Fakat kadılardan her biri bir mazeret beyan ederek bu toplantıya gelmedi. Toplantıya katılan fakîhleri münazarada susturan şeyh kınına konulan kılıç gibi hiç değişmeden tekrar mücadele meydanına atıldı. 18 ay hapis yattıktan sonra Şam'a dönmesine müsade edildiği halde Mısır'da kalmayı tercih etti. Burada medreselerde ders, camilerde vaaz verme işine girişti. Serbest bırakıldıktan sonra derhal kendisini hapsettiren hasımlarını af, hakkını helâl ettiğini açıkladı. Diğer taraftan Şam'da bulunan annesine yazdığı içli ve dokunaklı mektupta bir süre Mısır'da kalmak mecburiyetinde olduğunu, ama ilk fırsatta kendisini ziyaret için Şam'a geleceğini ifade etti, ondan hayır dua istedi (Bu mektup için bk. İbn Kesir, XIV. İbn Abdülhâdi, s. 170.). Mısır'da kalışının sebebi büyük dâvası; uğrunda biraz da burada mücadele vermekti.
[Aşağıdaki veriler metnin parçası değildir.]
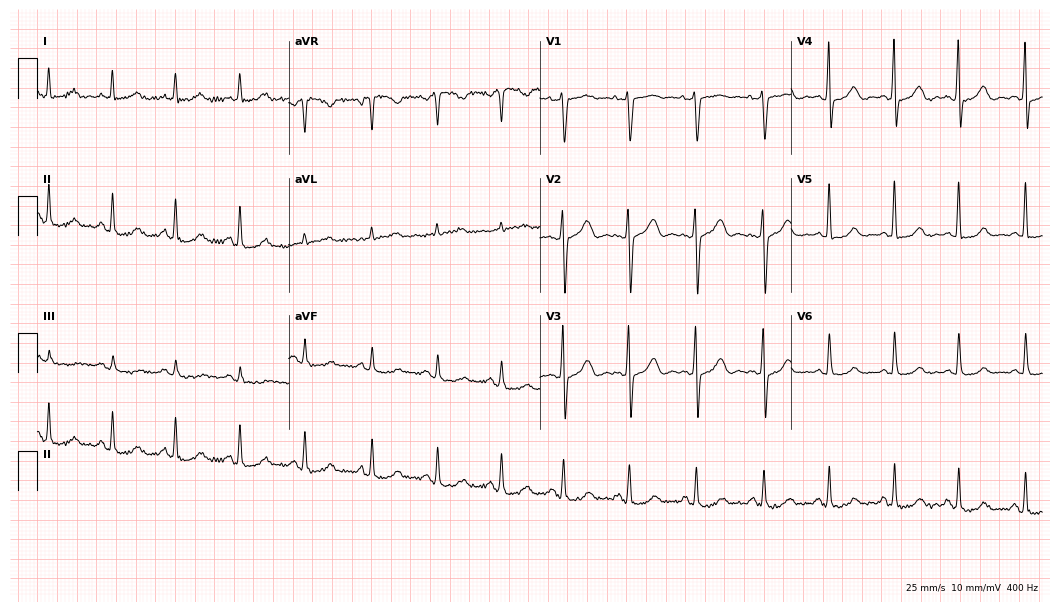
Resting 12-lead electrocardiogram (10.2-second recording at 400 Hz). Patient: a female, 74 years old. None of these six findings is recorded: first-degree AV block, right bundle branch block, left bundle branch block, sinus bradycardia, atrial fibrillation, sinus tachycardia.

707/1307 senesinin Rebiulevvelinde hapisten çıkan şeyhe aynı sene; yine hapishanenin yolu göründü. Şöyle ki; hulûlcu dediği Hallaç ve ittihadçı dediği İbn Arabî muhalifi genç bir cemaat meydana getiren İbn. Teymiye'yi, meşhur Hikem-i Atâiyye'nin müellifi Şâzelî şeyhi Abdullah İskenderî, etrafına topladığı kalabalık bir dervişler topluluğunu yanına alarak Emîr'e şikâyet etti. Şeyh, meşayihe sövmek ve onlara hakaret etmekle suçlanmıştı. Dâru'l-Adl'de toplanan hakemler hey'eti şeyhi sorguladı. Fakat mahkûm edemedi. Ancak şikâyetlerin sonu gelmeyince tekrar kovuşturma başladı. Bu sefer şeyhin : «Hz. Peygamber de dahil olmak üzere darda kalan bir kimsenin 'imdad!' diye Allah'tan başkasından yardım istemesi (istiğase) caiz değildir,» demiş olması suç sayılıyor ve bu suretle halk aleyhine kışkırtılıyordu. Bir rivayete göre bu hususu Atâullah İskender! ile tartışan şeyh bu sözde suç unsuru bulunmadığını isbat etmiş, ancak yine de baş kadı bu sözün edepsizlik olduğunu söylemekten geri durmamıştı. Huzursuzluk gittikçe arttığından, bir kargaşanın çıkmasından endişelenen hanedanlık mensupları, bir takım şartları kabul ederek Şam'a veya İskenderiye'ye gitmesi veyahut hapse girme arasında şeyhi muhayyer bıraktılar. Şeyh âdeti üzere hapse girmeyi tercih etti. Ama talebe ve dostlarının ısrarlı ricaları üzerine Şam'a gitmeyi kabul ederek 707 senesinin Şevval'inde yola çıktı. Fakat aynı gün yoldan çevrilerek geri getirildi, kadıların bir kısmı hapsi gerektiren bir durumun mevcut olmadığı kanaatında olduklarından bu husustaki hükme katılmamışlardı. Lâkin baş kadı hapsedilmesinde kendisi için maslahat var, diye diretince aralarında ihtilâf çıktı. En sonunda «ben maslahata göre hareket ederim» diyen şeyh hapse girmeye razı olunca ihtilâf sona erdi ve şeyh kadılar hapishanesine gönderildi. Oyun oynayarak ve eğlenerek vakit geçiren tutuklu ve hükümlüleri şeyhin ıslah ettiğini İbn Abdülhâdi kaydeder.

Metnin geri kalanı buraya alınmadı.